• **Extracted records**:

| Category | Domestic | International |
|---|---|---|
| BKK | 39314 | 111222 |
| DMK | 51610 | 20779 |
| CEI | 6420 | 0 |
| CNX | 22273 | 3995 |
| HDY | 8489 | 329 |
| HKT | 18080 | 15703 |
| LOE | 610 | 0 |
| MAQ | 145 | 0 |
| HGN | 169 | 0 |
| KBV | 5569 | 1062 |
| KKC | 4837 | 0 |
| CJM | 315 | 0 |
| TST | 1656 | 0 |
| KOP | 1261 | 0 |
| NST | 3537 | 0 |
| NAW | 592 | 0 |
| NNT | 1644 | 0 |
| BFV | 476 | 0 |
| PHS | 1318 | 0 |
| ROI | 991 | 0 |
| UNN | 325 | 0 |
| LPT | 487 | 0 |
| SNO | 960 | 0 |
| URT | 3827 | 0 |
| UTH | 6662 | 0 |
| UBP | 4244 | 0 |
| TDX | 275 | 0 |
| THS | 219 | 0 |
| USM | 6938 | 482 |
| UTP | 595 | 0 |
* * *
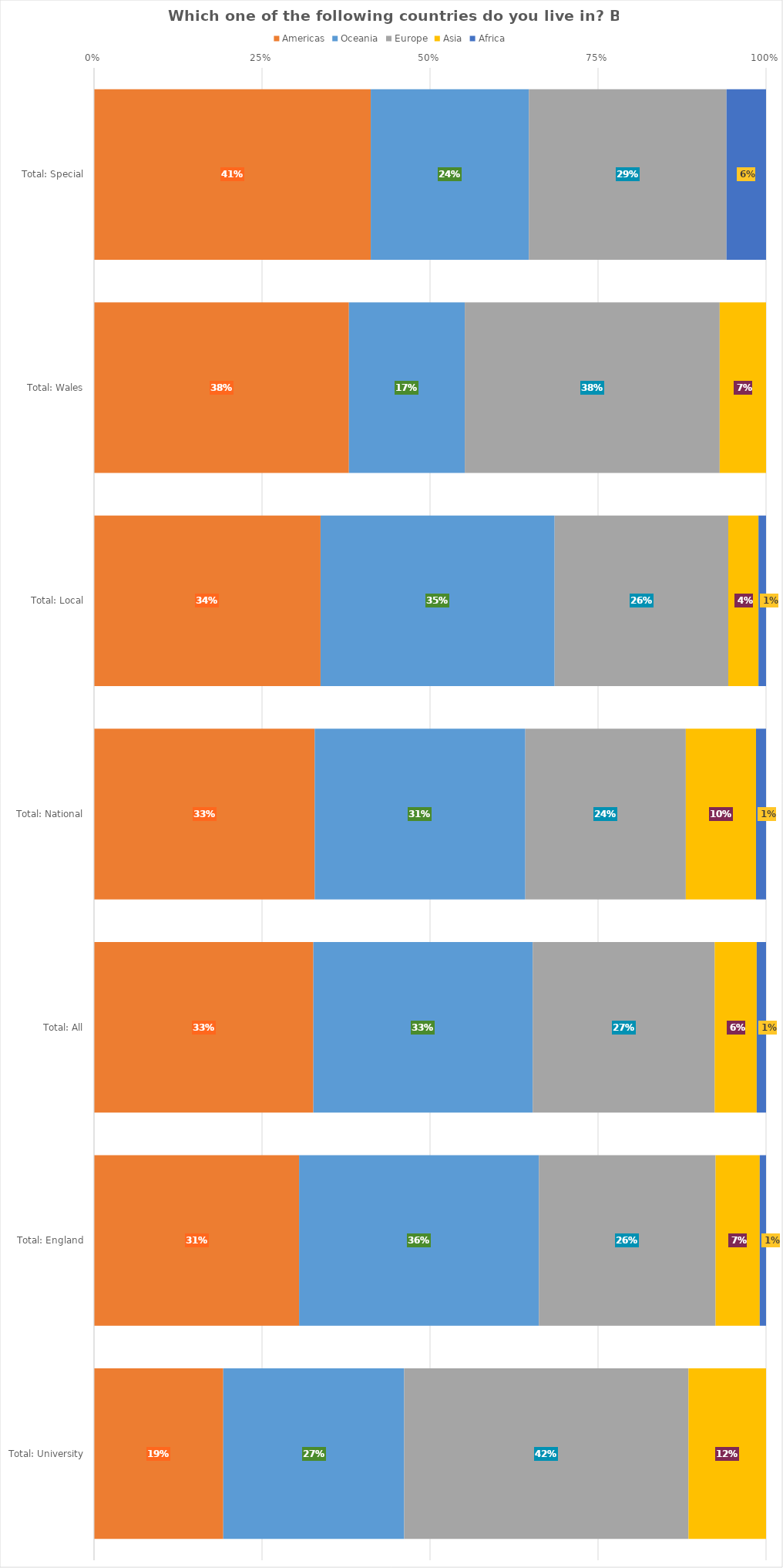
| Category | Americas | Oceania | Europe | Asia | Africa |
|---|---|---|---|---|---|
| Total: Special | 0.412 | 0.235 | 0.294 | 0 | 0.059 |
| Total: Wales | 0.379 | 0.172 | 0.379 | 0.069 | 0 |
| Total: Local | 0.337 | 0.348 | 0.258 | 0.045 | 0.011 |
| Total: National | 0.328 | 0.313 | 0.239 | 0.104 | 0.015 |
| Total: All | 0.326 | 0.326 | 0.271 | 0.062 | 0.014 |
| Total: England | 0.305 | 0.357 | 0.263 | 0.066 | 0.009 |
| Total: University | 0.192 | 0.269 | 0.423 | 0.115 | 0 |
* * *
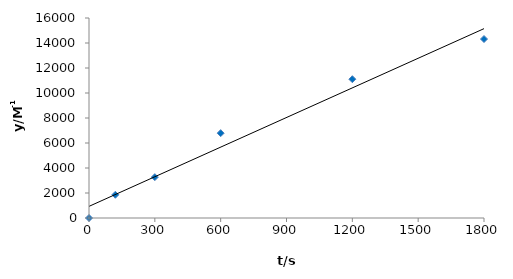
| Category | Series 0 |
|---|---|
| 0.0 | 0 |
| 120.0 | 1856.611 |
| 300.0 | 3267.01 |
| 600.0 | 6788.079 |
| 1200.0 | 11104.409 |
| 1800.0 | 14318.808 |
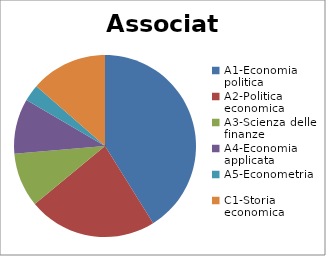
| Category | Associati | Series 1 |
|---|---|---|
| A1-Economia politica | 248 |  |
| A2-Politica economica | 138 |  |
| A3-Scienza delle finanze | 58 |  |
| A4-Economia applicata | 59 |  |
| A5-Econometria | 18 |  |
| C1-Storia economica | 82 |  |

• **Brief**:
Repeat the entries above verbatim, but only from the line that has "Domestic | International |" down to the line that has "UTP | 595 | 0 |", inclusive.

• **Answer section**:
| Category | Domestic | International |
|---|---|---|
| BKK | 39314 | 111222 |
| DMK | 51610 | 20779 |
| CEI | 6420 | 0 |
| CNX | 22273 | 3995 |
| HDY | 8489 | 329 |
| HKT | 18080 | 15703 |
| LOE | 610 | 0 |
| MAQ | 145 | 0 |
| HGN | 169 | 0 |
| KBV | 5569 | 1062 |
| KKC | 4837 | 0 |
| CJM | 315 | 0 |
| TST | 1656 | 0 |
| KOP | 1261 | 0 |
| NST | 3537 | 0 |
| NAW | 592 | 0 |
| NNT | 1644 | 0 |
| BFV | 476 | 0 |
| PHS | 1318 | 0 |
| ROI | 991 | 0 |
| UNN | 325 | 0 |
| LPT | 487 | 0 |
| SNO | 960 | 0 |
| URT | 3827 | 0 |
| UTH | 6662 | 0 |
| UBP | 4244 | 0 |
| TDX | 275 | 0 |
| THS | 219 | 0 |
| USM | 6938 | 482 |
| UTP | 595 | 0 |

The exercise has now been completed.